Clinical Associate Professor of Law
E-mail: kgnoonan@wisc.edu
Telephone: (608)262-2441
Office: Room 6104, Law School
Teaching Areas:
Alternative Dispute Resolution
Health Law
State and Local Government
Recently Taught Courses
854 Clinical Program: Government & Legislative Clinic
935 Health Law and Administration (Intro to Health Law)
Biography
Kathleen Noonan has worked extensively at the intersection of health and welfare law and policy, especially as it relates to children. She currently serves as mediator in several class action public impact cases concerning health and human services. She has worked with dozens of state and local government agencies to help them restructure their policies and systems, often as a result of crisis.

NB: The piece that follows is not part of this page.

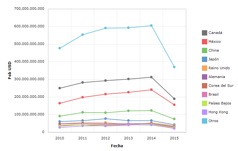 Exportaciones de Estados Unidos del periodo 2010-hasta agosto 2015 expresadas en USD valor FOB.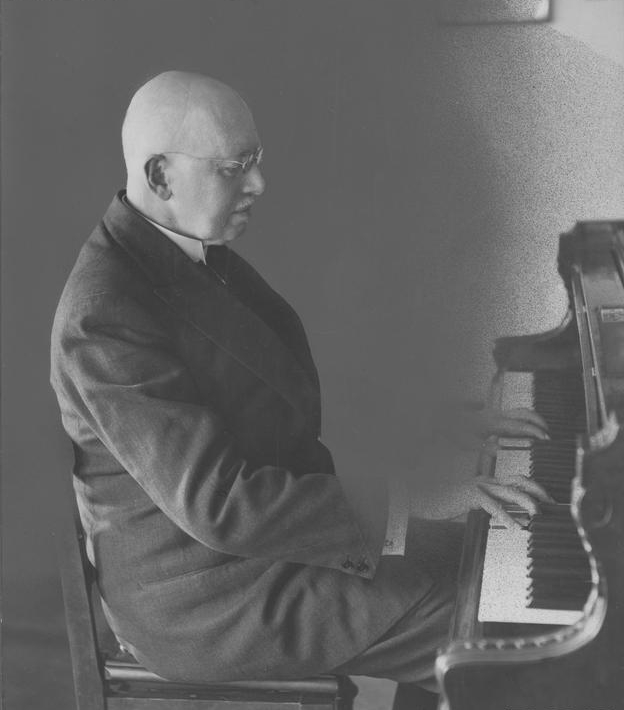 Aleksander Michałowski (Warszawa)

Before coming to UW, Noonan was a founding Co-Director of PolicyLab, a cross-disciplinary research and policy center focused on children's health at the Research Institute of the Children's Hospital of Philadelphia. She was also Adjunct Faculty for the Robert Wood Johnson Clinical Scholars Program at the University of Pennsylvania and taught in the Masters of Public Health Program. Before that, she was a Senior Associate with Casey Strategic Consulting, the consulting arm of the Annie E. Casey Foundation. While at Casey, she led engagements around the country aimed at producing positive public system change.
Noonan began her legal career as a law clerk to United States District Judge Morris E. Lasker (S.D.N.Y) and then practiced at the Boston firm of Hill & Barlow. Before law school, she worked in public policy positions in New York City with the Citizens' Committee for Children of New York, Inc., and Bank Street College of Education, Division of Social Policy. Noonan co-authored with Charles Sabel and William Simon, Legal Accountability in the Service-Based Welfare State (Law and Social Inquiry, 2009) which received an honorable mention by the Law and Society Association in 2010. She earned her B.S. in psychology from Barnard College, Columbia University, and her J.D. from Northeastern University School of Law.
She teaches Health Law, co-directs the JD-MPH Program and has also launched a new Government and Legislative Clinic.